#### Provided records:
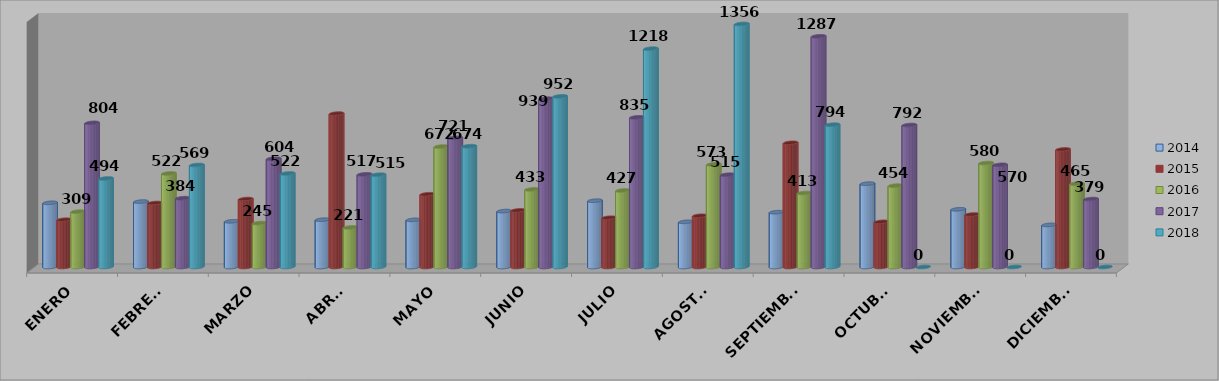
| Category | 2014 | 2015 | 2016 | 2017 | 2018 |
|---|---|---|---|---|---|
| ENERO | 358 | 264 | 309 | 804 | 494 |
| FEBRERO | 365 | 357 | 522 | 384 | 569 |
| MARZO | 255 | 379 | 245 | 604 | 522 |
| ABRIL | 264 | 856 | 221 | 517 | 515 |
| MAYO | 263 | 406 | 672 | 721 | 674 |
| JUNIO | 312 | 316 | 433 | 939 | 952 |
| JULIO | 370 | 275 | 427 | 835 | 1218 |
| AGOSTO | 252 | 286 | 573 | 515 | 1356 |
| SEPTIEMBRE | 306 | 693 | 413 | 1287 | 794 |
| OCTUBRE | 465 | 252 | 454 | 792 | 0 |
| NOVIEMBRE | 322 | 293 | 580 | 570 | 0 |
| DICIEMBRE | 235 | 656 | 465 | 379 | 0 |
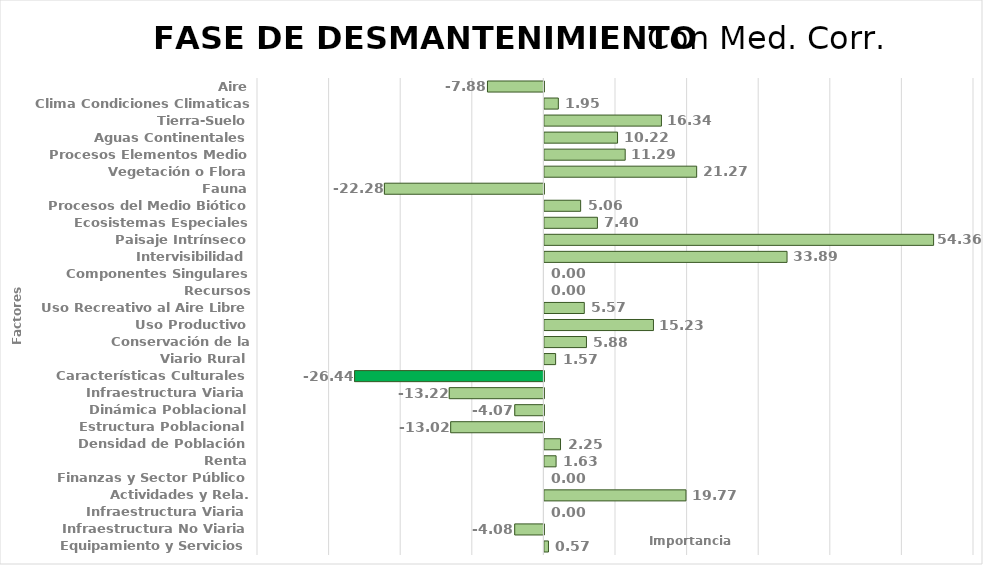
| Category | Series 0 |
|---|---|
| Aire | -7.88 |
| Clima Condiciones Climaticas | 1.946 |
| Tierra-Suelo | 16.344 |
| Aguas Continentales | 10.215 |
| Procesos Elementos Medio | 11.285 |
| Vegetación o Flora | 21.265 |
| Fauna | -22.278 |
| Procesos del Medio Biótico | 5.063 |
| Ecosistemas Especiales | 7.405 |
| Paisaje Intrínseco | 54.357 |
| Intervisibilidad | 33.888 |
| Componentes Singulares Paisaje | 0 |
| Recursos Científico-Culturales | 0 |
| Uso Recreativo al Aire Libre | 5.571 |
| Uso Productivo | 15.232 |
| Conservación de la Naturaleza | 5.875 |
| Viario Rural | 1.567 |
| Características Culturales | -26.439 |
| Infraestructura Viaria | -13.22 |
| Dinámica Poblacional | -4.068 |
| Estructura Poblacional | -13.017 |
| Densidad de Población | 2.253 |
| Renta | 1.632 |
| Finanzas y Sector Público | 0 |
| Actividades y Rela. Económicas | 19.771 |
| Infraestructura Viaria | 0 |
| Infraestructura No Viaria | -4.077 |
| Equipamiento y Servicios | 0.566 |

#### Task to complete:
Restate the records above in full, word for word. Keep pictures out.

#### Solution for this exercise:
| Category | 2014 | 2015 | 2016 | 2017 | 2018 |
|---|---|---|---|---|---|
| ENERO | 358 | 264 | 309 | 804 | 494 |
| FEBRERO | 365 | 357 | 522 | 384 | 569 |
| MARZO | 255 | 379 | 245 | 604 | 522 |
| ABRIL | 264 | 856 | 221 | 517 | 515 |
| MAYO | 263 | 406 | 672 | 721 | 674 |
| JUNIO | 312 | 316 | 433 | 939 | 952 |
| JULIO | 370 | 275 | 427 | 835 | 1218 |
| AGOSTO | 252 | 286 | 573 | 515 | 1356 |
| SEPTIEMBRE | 306 | 693 | 413 | 1287 | 794 |
| OCTUBRE | 465 | 252 | 454 | 792 | 0 |
| NOVIEMBRE | 322 | 293 | 580 | 570 | 0 |
| DICIEMBRE | 235 | 656 | 465 | 379 | 0 |
| Category | Series 0 |
|---|---|
| Aire | -7.88 |
| Clima Condiciones Climaticas | 1.946 |
| Tierra-Suelo | 16.344 |
| Aguas Continentales | 10.215 |
| Procesos Elementos Medio | 11.285 |
| Vegetación o Flora | 21.265 |
| Fauna | -22.278 |
| Procesos del Medio Biótico | 5.063 |
| Ecosistemas Especiales | 7.405 |
| Paisaje Intrínseco | 54.357 |
| Intervisibilidad | 33.888 |
| Componentes Singulares Paisaje | 0 |
| Recursos Científico-Culturales | 0 |
| Uso Recreativo al Aire Libre | 5.571 |
| Uso Productivo | 15.232 |
| Conservación de la Naturaleza | 5.875 |
| Viario Rural | 1.567 |
| Características Culturales | -26.439 |
| Infraestructura Viaria | -13.22 |
| Dinámica Poblacional | -4.068 |
| Estructura Poblacional | -13.017 |
| Densidad de Población | 2.253 |
| Renta | 1.632 |
| Finanzas y Sector Público | 0 |
| Actividades y Rela. Económicas | 19.771 |
| Infraestructura Viaria | 0 |
| Infraestructura No Viaria | -4.077 |
| Equipamiento y Servicios | 0.566 |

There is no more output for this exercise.